Foto: Marcelo Camargo/Agência Brasil
A agência afirma que investiga a morte de uma adolescente de 16 anos que foi vacinado com a Pfizer. (Foto: Marcelo Camargo/Agência Brasil)

A Anvisa (Agência Nacional de Vigilância Sanitária) aprovou, nesta quarta-feira (11), a autorização temporária de uso emergencial, em caráter experimental, do medicamento Regdanvimabe. Essa é a quarta droga autorizada no Brasil para tratamento da Covid-19, sendo a terceiro em uso emergencial. Os diretores do órgão foram unânimes em conceder a autorização.
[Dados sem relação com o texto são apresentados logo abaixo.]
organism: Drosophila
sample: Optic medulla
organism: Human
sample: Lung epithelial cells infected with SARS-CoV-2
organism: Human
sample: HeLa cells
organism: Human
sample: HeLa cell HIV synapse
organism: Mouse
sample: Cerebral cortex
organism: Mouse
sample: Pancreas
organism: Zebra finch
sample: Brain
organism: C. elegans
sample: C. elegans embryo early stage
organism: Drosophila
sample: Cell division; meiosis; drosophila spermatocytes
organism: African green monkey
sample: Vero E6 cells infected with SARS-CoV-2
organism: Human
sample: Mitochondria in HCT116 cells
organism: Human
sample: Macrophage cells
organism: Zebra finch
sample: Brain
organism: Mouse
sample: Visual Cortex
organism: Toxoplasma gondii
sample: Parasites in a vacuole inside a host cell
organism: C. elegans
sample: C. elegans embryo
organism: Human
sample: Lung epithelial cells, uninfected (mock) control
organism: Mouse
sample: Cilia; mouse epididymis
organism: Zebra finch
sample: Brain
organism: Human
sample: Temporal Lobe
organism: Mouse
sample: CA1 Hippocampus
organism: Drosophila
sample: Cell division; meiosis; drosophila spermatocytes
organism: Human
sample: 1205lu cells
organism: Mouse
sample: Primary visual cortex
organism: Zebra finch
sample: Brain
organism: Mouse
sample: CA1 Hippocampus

O pedido havia sido protocolado em 12 de maio pela empresa fabricante, a multinacional Celltrion Healthcare. O Regdanvimabe é indicado para o tratamento de Covid-19 leve a moderada em pacientes adultos que não necessitem de suplementação de oxigênio, com infecção por Sars-CoV-2 confirmada por laboratório e que apresentem alto risco de progressão para a doença na forma mais grave.

O medicamento utiliza a tecnologia de anticorpo monoclonal. Trata-se de um produto biológico produzido em laboratórios e que reproduz anticorpos capazes de ajudar o organismo no combate a alguma doença específica.
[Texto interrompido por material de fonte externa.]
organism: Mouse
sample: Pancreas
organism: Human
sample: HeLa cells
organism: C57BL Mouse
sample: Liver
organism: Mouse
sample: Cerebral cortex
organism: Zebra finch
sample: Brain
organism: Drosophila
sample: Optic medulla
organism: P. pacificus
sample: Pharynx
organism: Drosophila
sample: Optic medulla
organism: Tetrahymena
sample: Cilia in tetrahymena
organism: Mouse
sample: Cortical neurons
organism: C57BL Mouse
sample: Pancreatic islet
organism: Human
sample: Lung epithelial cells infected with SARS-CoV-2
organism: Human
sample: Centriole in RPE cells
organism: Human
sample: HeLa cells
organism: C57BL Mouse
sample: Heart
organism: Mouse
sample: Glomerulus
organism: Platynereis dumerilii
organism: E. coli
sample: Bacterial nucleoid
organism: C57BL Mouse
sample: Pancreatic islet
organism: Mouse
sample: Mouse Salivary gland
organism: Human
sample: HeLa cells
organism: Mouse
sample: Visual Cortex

Durante a votação, a diretora da Anvisa Meiruze Freitas, que relatou o processo de autorização, ressaltou que a Covid-19 ainda é uma grande ameaça à saúde da população mundial, embora as vacinas já estejam disponíveis.

Segundo ela, os resultados dos ensaios clínicos com os anticorpos monoclonais, do tipo “mabes” (do inglês monoclonal antibodies – mAbs), mostraram uma redução dos danos pulmonares, diminuição da viremia (presença de vírus no sangue) e do risco de hospitalização, o que levou agências reguladoras como a norte-americana FDA (Food and Drug Administration) e a europeia European Medicines Agency (EMA), além da Anvisa, a aprovarem esse tipo de medicamento para uso emergencial, em casos específicos.

Recomendações

De acordo com a Anvisa, o produto é injetável e de uso restrito a hospitais, preferencialmente para uso em programas de saúde pública no combate ao coronavírus. Ele não pode ser vendido por farmácias ou drogarias.

A dose recomendada é uma única de 40 miligramas por quilo. O medicamento deve ser administrado após o teste viral positivo para Sars-CoV-2 e dentro de sete dias após o início dos sintomas de Covid.

Entre os grupos de risco citados pela agência reguladora, pessoas com obesidade, diabetes, doença renal, idosos, indivíduos acima de 55 anos que tenham doença cardiovascular ou pulmonar crônica, diabetes, doença renal ou hepática crônica e imunossupressão.

O medicamento não está indicado para uso em pacientes que estejam hospitalizados devido a complicações da Covid-19 e que necessitem de suporte de oxigênio. No caso das grávidas, segundo a Anvisa, os anticorpos gerados pelo Regdanvimabe são conhecidos por cruzar a barreira placentária, portanto, com potencial para serem transferidos da mãe para o feto.

“É desconhecido, porém, se essa transferência fornece qualquer benefício ou risco. Tendo em vista o limitado conhecimento sobre o produto, seu uso na gravidez só deve ser considerado se o possível benefício para o paciente for superior a eventuais riscos para o feto”, informou a agência.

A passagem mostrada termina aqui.